So after reflecting on this verse, I have come to the conclusion that when I do not love myself, I am not loving God. I am a creation of God; well, more specifically, I am a beautiful creation of God. He loved me so much that He made me look like Him, and I find comfort in that. So just as I am always trying to find ways to praise and love God, I should be trying to discover new and great things to love about myself. When you love yourself, you are loving God too.
We must take care of ourselves and love ourselves just as we love The Church. 1 Corinthians 6:1-20 says,
"Do you not know that your bodies are temples of the Holy Spirit, who is in you, whom you have received from God? You are not your own; you were bought at a price. Therefore, honor God with your bodies.

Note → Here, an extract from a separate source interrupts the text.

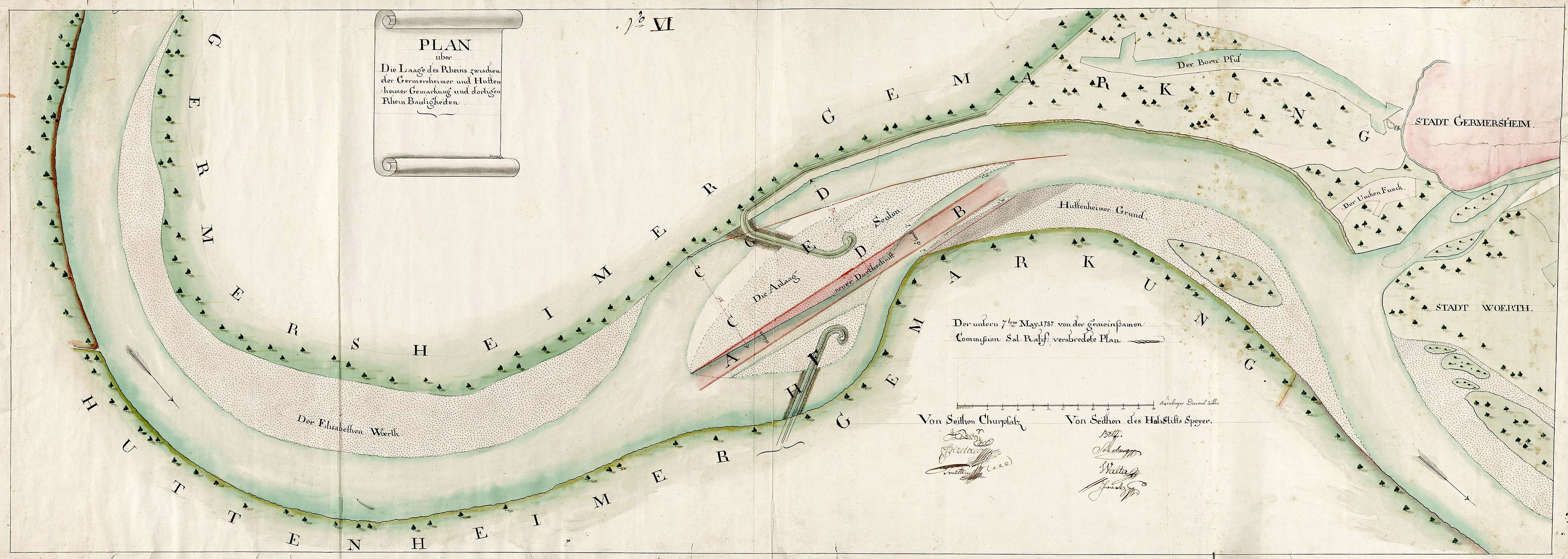 H Gemarkungspläne Badische Orte H Huttenheim, Stadt Philippsburg, KA Plan über die Laage des Rheins zwischen der Germersheimer und Huttenheimer Gemarkung und dortigen Rhein-Bauligkeiten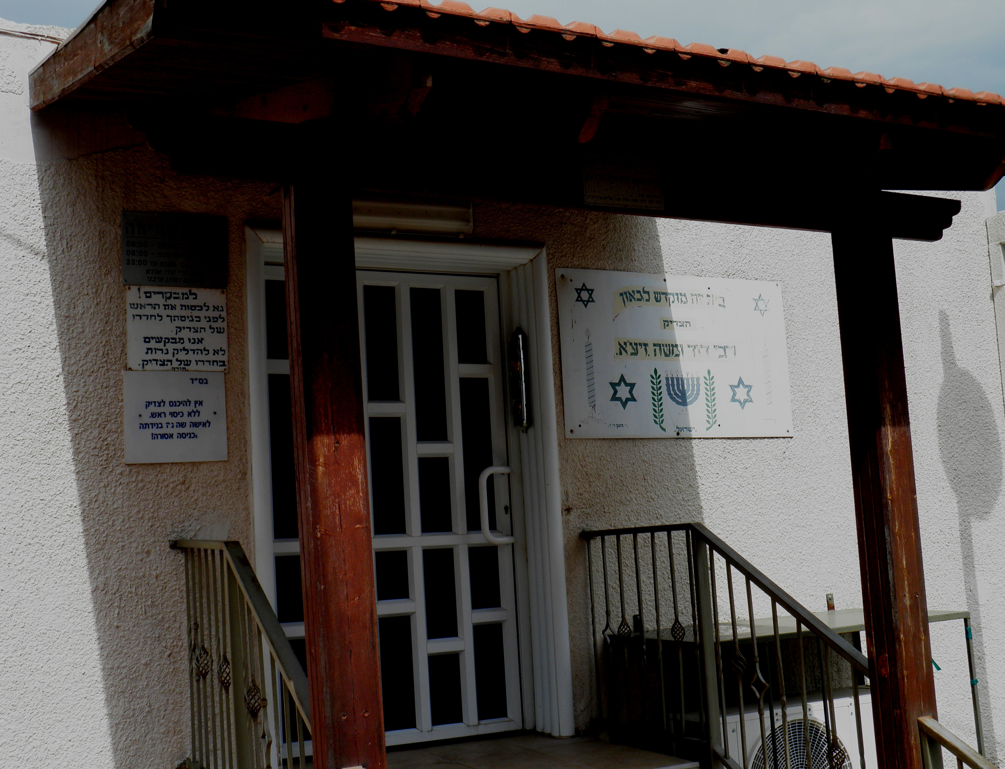 ציון רבי דוד ומשה בצפת

This verse reiterates my belief that by loving myself, I will be honoring God. God loves everything and everyone with unwavering and unconditional love. If I could show just a fraction of that love to myself, I would be so pleased.
As long as I know God loves me, I can build my faith and love upon Him. I will learn to fully love and appreciate everything about myself eventually. Loving yourself is not an innate thing. Rather, it is learned through Godly examples of other people showing acts of love to people who need it. You need to surround yourself with people that will uplift you and encourage you to see the goodness in yourself. I strive to be a person that can show God's love to anyone and everyone. By outwardly showing that I am learning to love myself, I hope that I can be a good role model someday for someone who needs a person to look up to for guidance and to be a light in people's lives.
But to answer the first two questions I posed:
Nothing is wrong with me. Am I flawed? Yes. But that makes me human. I make mistakes yet God loves me anyways. There is no reason for you and I to be so harsh on ourselves. Embrace your flaws because they make you who you are. And yes, I am good enough. If I am good enough for God, then I am good enough for myself. I don't deserve God's love. I did nothing to earn His love. But that's the beauty of God. He loves us despite the fact we did nothing to earn His love.
And as for my opening quote, it does matter what people think. I want people to see me and think, "Wow, she loves everybody and she is one of the most caring people I have met." When people think of me, I want them to see that even though I have struggled, I eventually learned to love myself, and most importantly God.